Hi es scheint nicht so einfach zu sein auf Grund von Sicherheitsbrücken.
Aber es geht irgendwie, da bin ich mia sicher.

Meine Frage: Wie kann man Daten (in meinem Fall bilder, aber das tut nix zur Sache) durch ein Applet auf dem Server speichern.

Wenn dies nicht moeglich ist, kann denn PHP mit Java Applet kommunizieren?

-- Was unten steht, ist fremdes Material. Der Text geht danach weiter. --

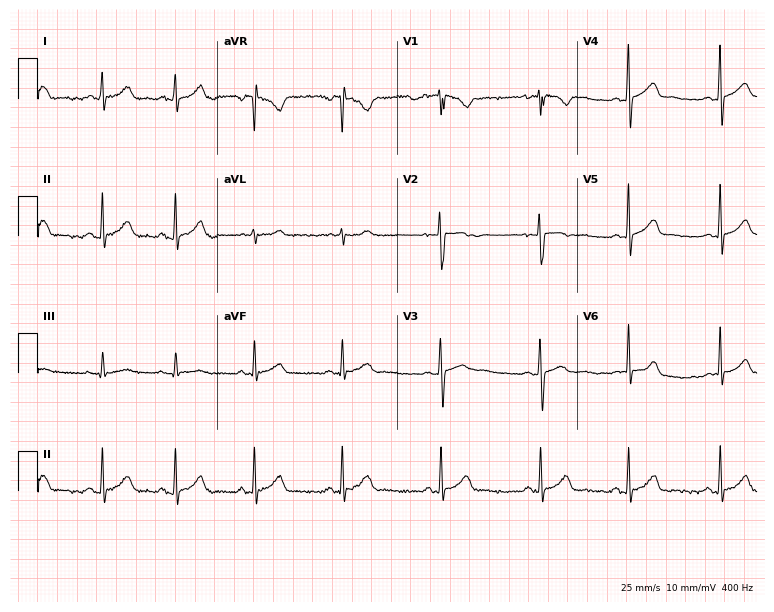
Resting 12-lead electrocardiogram (7.3-second recording at 400 Hz). Patient: a female, 19 years old. Read as a normal ECG.
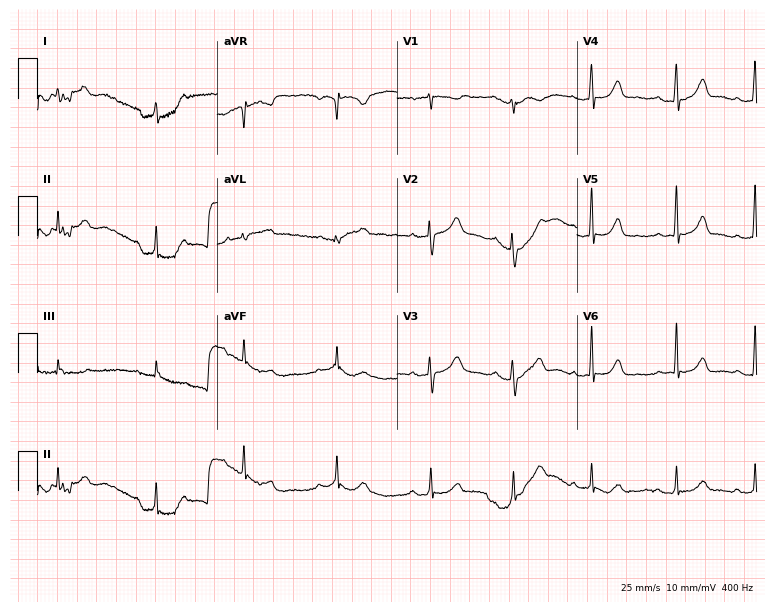
12-lead ECG (7.3-second recording at 400 Hz) from a woman, 29 years old. Labelled as a normal ECG.

Dann wuerde ich das Bild irgendwie PHP schicken und mit dieser Sprache abspeichern.

Danke im Voraus!
Marik


----------



## L-ectron-X (8. Mai 2007)

Das geht z.B. per FTP. Allerdings hast du dann ein Sicherheitsproblem, da dein Code dekompiliert werden kann.
Wenn du auf dem Server ein Java-Programm starten kannst, würde es gehen, wenn du einen Proxyserver laufen lässt, oder eine RMI-Lösung wäre auch möglich.


----------



## Marik (8. Mai 2007)

Die ersten beiden Loesungen habe ich auch in Erwaegung gezogen, jedoch geht es aus Gruenden nicht, die du schon erwähntest

1.) FTP gefaehrlich
und
2.) Mein Webserver laesst keine Servlets zu (denn damit wuerde es gehen). Ach was rede ich, der hat im Allgemeinen nix mit Java am Hut.

Die dritte Moeglichkeit kenne ich noch nicht. 
Werde mich mal schlau machen.

Naja Danke erstmal
Marik


----------